Yes, the OID is encoded in the binary data. The OID 1.3.6.1.5.5.7.48.1 you mention becomes 2b 06 01 05 05 07 30 01 (the first two numbers are encoded in a single byte, all remaining numbers are encoded in a single bytes as well because they're all smaller than 128).

A nice description of OID encoding is found here.

But the best way to analyze your ASN.1 data is to paste in into an online decoder, e.g. http://lapo.it/asn1js/.

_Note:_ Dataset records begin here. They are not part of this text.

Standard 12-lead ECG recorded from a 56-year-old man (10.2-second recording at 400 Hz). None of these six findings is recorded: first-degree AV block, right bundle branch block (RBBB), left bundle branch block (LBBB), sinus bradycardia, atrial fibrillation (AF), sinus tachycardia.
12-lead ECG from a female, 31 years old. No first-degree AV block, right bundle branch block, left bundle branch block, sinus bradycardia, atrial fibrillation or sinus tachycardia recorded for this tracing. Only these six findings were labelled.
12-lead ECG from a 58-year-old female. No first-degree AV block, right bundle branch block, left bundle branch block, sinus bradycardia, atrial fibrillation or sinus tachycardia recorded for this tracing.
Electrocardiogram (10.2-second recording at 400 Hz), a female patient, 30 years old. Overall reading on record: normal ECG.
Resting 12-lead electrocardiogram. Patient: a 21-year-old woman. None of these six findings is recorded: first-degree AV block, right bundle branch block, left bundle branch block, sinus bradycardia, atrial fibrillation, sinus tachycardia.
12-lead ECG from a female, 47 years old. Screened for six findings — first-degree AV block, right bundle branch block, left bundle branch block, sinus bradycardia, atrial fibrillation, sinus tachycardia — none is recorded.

OID encoding for dummies :) :

• each OID component is encoded to one or more bytes (octets)
• OID encoding is just a concatenation of these OID component encodings
• first two components are encoded in a special way (see below)
• if OID component binary value has less than 7 bits, the encoding is just a single octet, holding the component value (note, most significant bit, leftmost, will always be 0)
• otherwise, if it has 8 and more bits, the value is "spread" into multiple octets - split the binary representation into 7 bit chunks (from right), left-pad the first one with zeroes if needed, and form octets from these septets by adding most significant (left) bit 1, except from the last chunk, which will have bit 0 there.
• first two components (X.Y) are encoded like it is a single component with a value 40*X + Y

This is a rewording of ITU-T recommendation X.690, chapter 8.19

This is a simplistic Python 3 implementation of the of above, resp. a string form of an object identifier into ASN.1 DER or BER form.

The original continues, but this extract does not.